Comment 12 Jean Bréfort 2009-09-11 07:12:16 UTC
Abiword never opened a .xls file. Probably the original file was exported as html (possibly by excel) with a misleading .xls extension.
Comment 13 shirish agarwal 2009-09-11 09:26:09 UTC
Hi guys, 
 As far as abiword is concerned, I'm sure you are right. Its an html import issue there as well (I guess), put up a bug at abiword's bugzilla as well. http://bugzilla.abisource.com/show_bug.cgi?id=12361
Comment 14 Andreas J. Guelzow 2009-09-11 13:07:17 UTC
shirish: I had no problem uploading the file (but I am not using Windows either), so I have no idea why you had difficulties.

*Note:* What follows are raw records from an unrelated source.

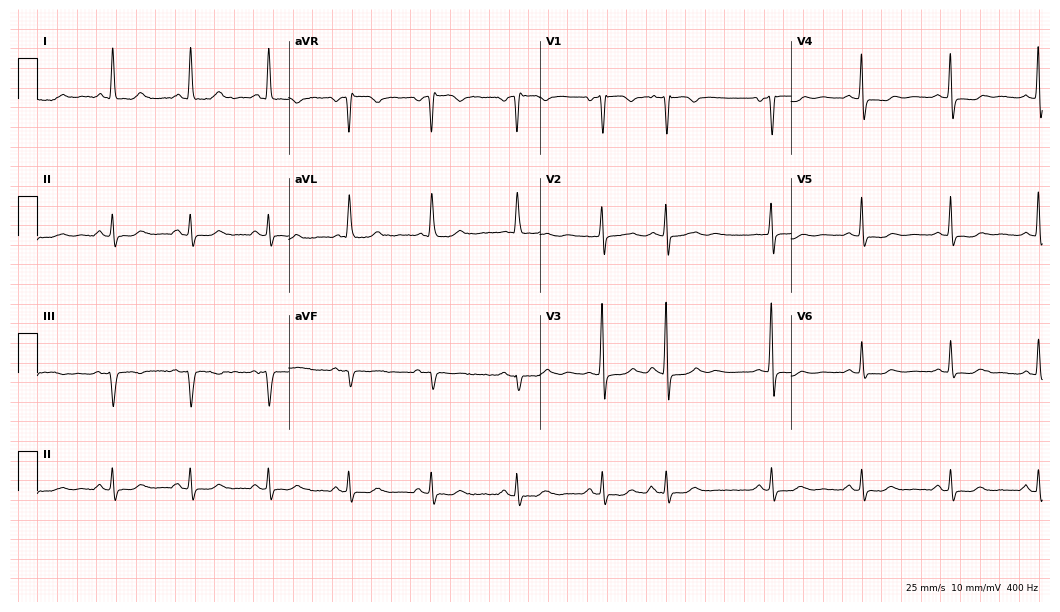
Resting 12-lead electrocardiogram. Patient: a 72-year-old female. None of these six findings is recorded: first-degree AV block, right bundle branch block, left bundle branch block, sinus bradycardia, atrial fibrillation, sinus tachycardia.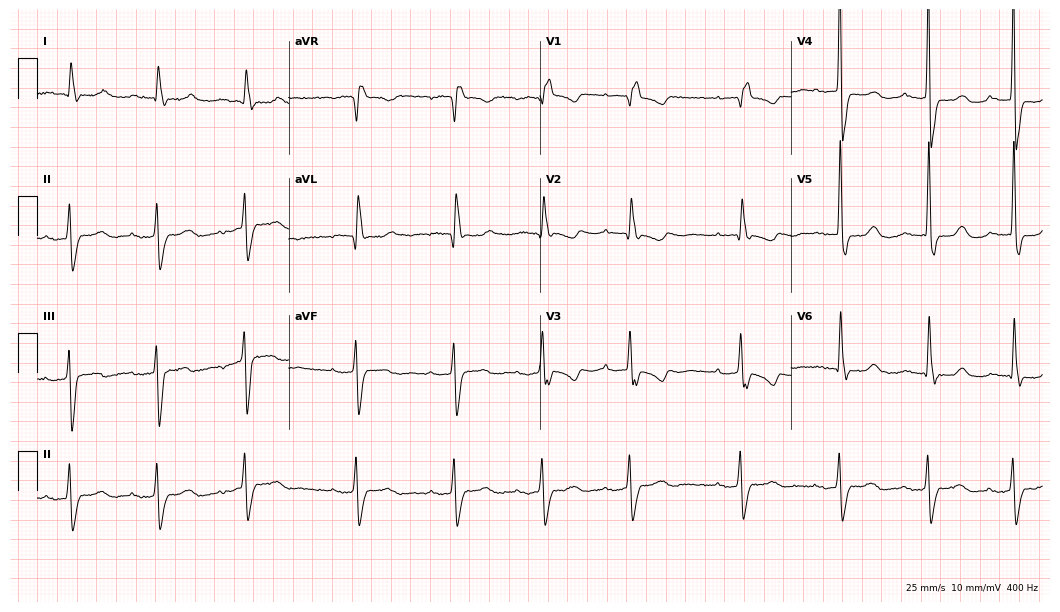
12-lead ECG (10.2-second recording at 400 Hz) from a 73-year-old woman. Findings include first-degree AV block, right bundle branch block.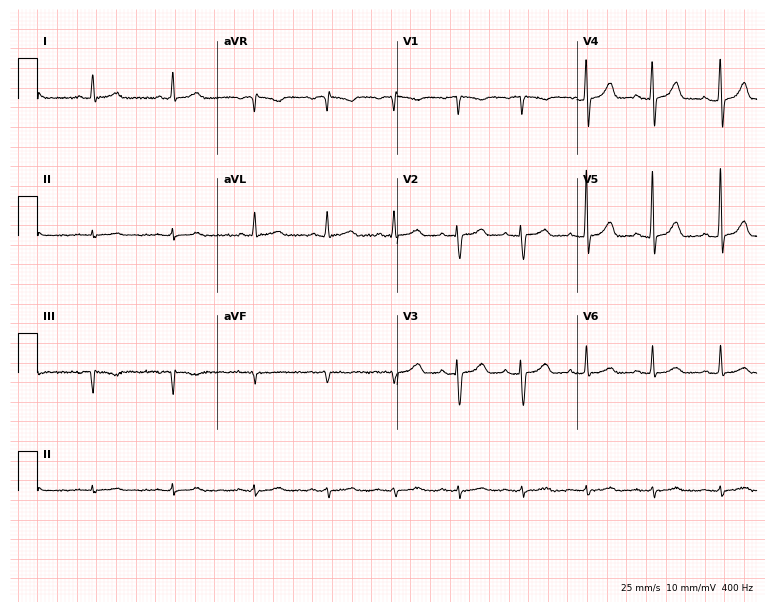
12-lead ECG from a woman, 83 years old. Labelled as a normal ECG.

Comment 15 Andreas J. Guelzow 2010-04-11 17:11:52 UTC
*** Bug 615433 has been marked as a duplicate of this bug. ***
Comment 16 Andreas J. Guelzow 2010-06-28 19:39:26 UTC
This problem has been fixed in the development version. The fix will be available in the next major software release. Thank you for your bug report.